The following deadlines as provided for in (i) the law of 19 December 2002 regarding the trade and companies register as well as the accounting and the annual accounts of companies, as amended (the “2002 Law”), and (ii) the law of 10 August 1915 on commercial companies, as amended (the “1915 Law”), are extended for a period of three months:

  • deadline for filing of the annual accounts in accordance with article 75 paragraph (1) of the 2002 Law;
  • deadline for publication of the annual accounts as well as the reports related thereto in the electronic journal of the trade and companies’ register (“RESA”) in accordance with article 79 paragraph 1 of the 2002 Law;
  • deadline of publication of the report on payments made in favour of governments on the RESA in accordance with article 72septies of the 2002 Law;
  • publication of consolidated accounts and reports related thereto as mentioned in article 1770-1 paragraph 1 of the 1915 Law;
  • deadline for publication of the consolidated report on payments made in favour of governments in the RESA in accordance with article 1760-4 of the 1915 Law; and
  • the deadlines mentioned in article 1500-2 of the 1915 Law.

2) Postponement of general meetings of shareholders

According to article 3 of the Law of 22 May 2020, the annual general meeting of the undertakings referred to in article 8 of the Luxembourg commercial code (Code de Commerce) can be convened at a date within nine months after the end of its financial year.
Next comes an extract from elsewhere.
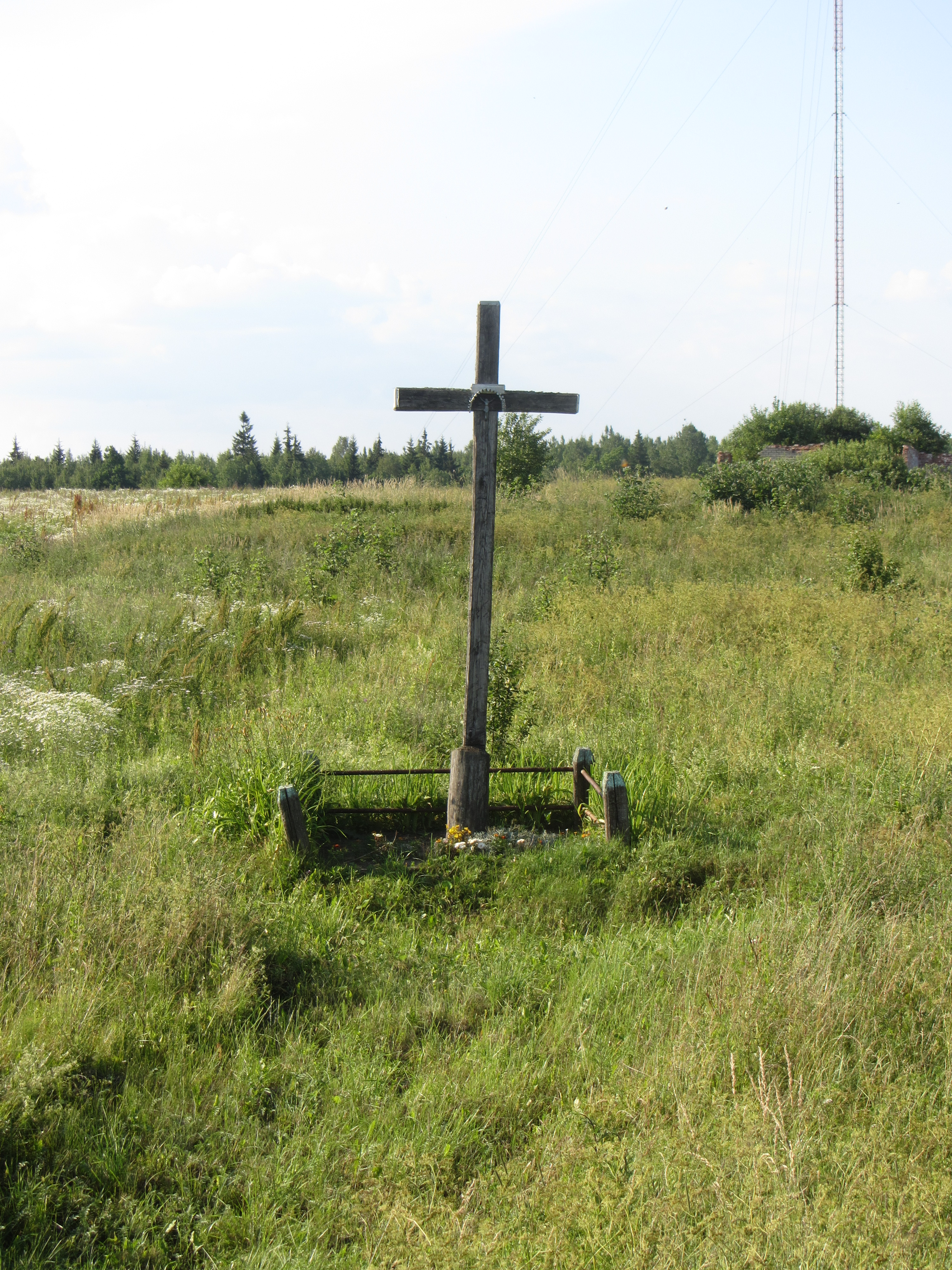 Sakališkė I 18266, Lithuania

In practice, this means that companies will exceptionally have to hold their annual general meeting within nine months (instead of the usual six months) following the end of the financial year, i.e. until 30 September 2020 for those companies whose last financial year ended on 31 December 2019. After the meeting they will have one month for the filing of the accounts (and of other documents as referred to above) with the trade and companies register.

3) Application

Article 5 of the Law of 22 May 2020 states that the law shall apply only to annual accounts, consolidated accounts as well as to the related reports and to general meetings which refer to a financial year for which the deadline for filing and publication of the accounts or the holding of the general meeting had not yet expired by 18 March 2020.

C) Bill of Law nr 7566

The Bill of Law nr 7566 provides for the extension of measures regarding meetings in companies and other legal entities. Its objective is to extend the effects of the Grand Ducal Regulation regarding the means employed for the holding of shareholders’ meetings and other meetings of corporate organs of legal entities for a couple of months beyond the end of the state of crisis.

Article 1 paragraphs (1) and (2) of the Bill of Law nr 7566 is identical to the wording of Article 1 paragraphs (1) (2) of the Grand Ducal Regulation (see above).
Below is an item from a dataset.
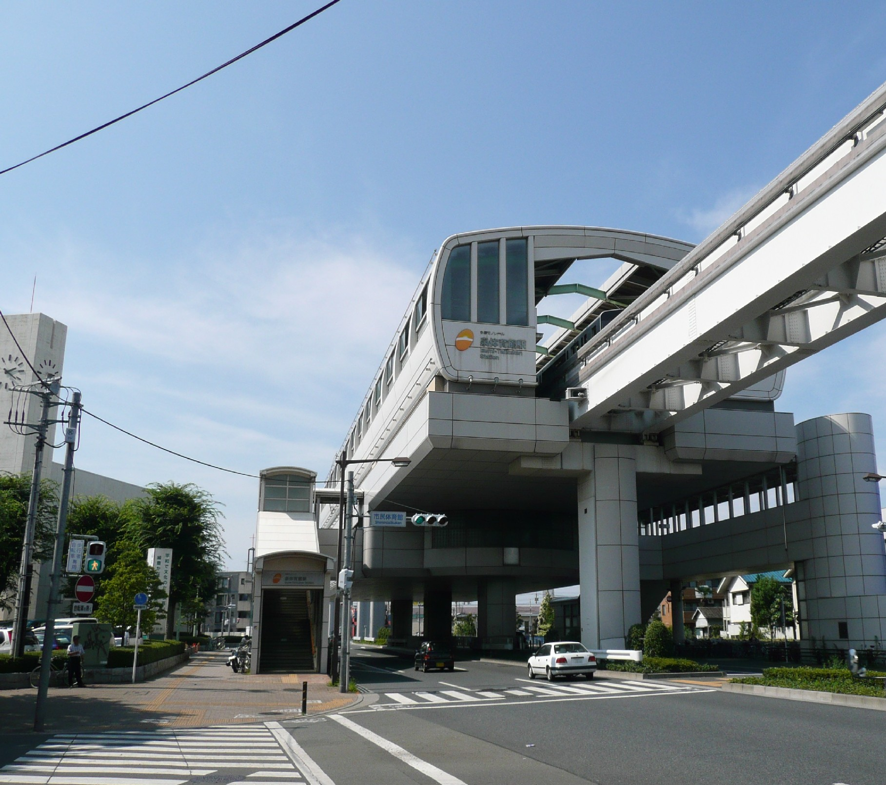 泉体育館駅

Article 1 (3) of the Bill of Law nr 7566 takes into account that a company might have convened a shareholders’ meeting in accordance with article 1 (1) of the Grand Ducal Regulation and contrary to the provisions of its articles of association, and that the state of crisis ends before the shareholders’ meeting is actually held.

If, for example, a public limited liability company (société anonyme) or a limited liability company (société à responsabilité limitée) holds a shareholders’ meeting by way of videoconference and such option is not foreseen in the articles of association, such meeting would be contrary to the articles of association and to corporate law. If the state of crisis ends, the Grand Ducal Regulation and hence the legal basis for the convening of the meeting comes to an end as well.

According to Article 1 (3) of the Bill of Law, it is therefore possible for the company to publish a notice or – as the case may be – to notify its shareholders or other participants to the shareholders’ meeting in the form in which the meeting was convened or by way of publication on its internet site, at the latest three business day in advance of the meeting, with a reference to Article 1 (3) of the Bill of Law.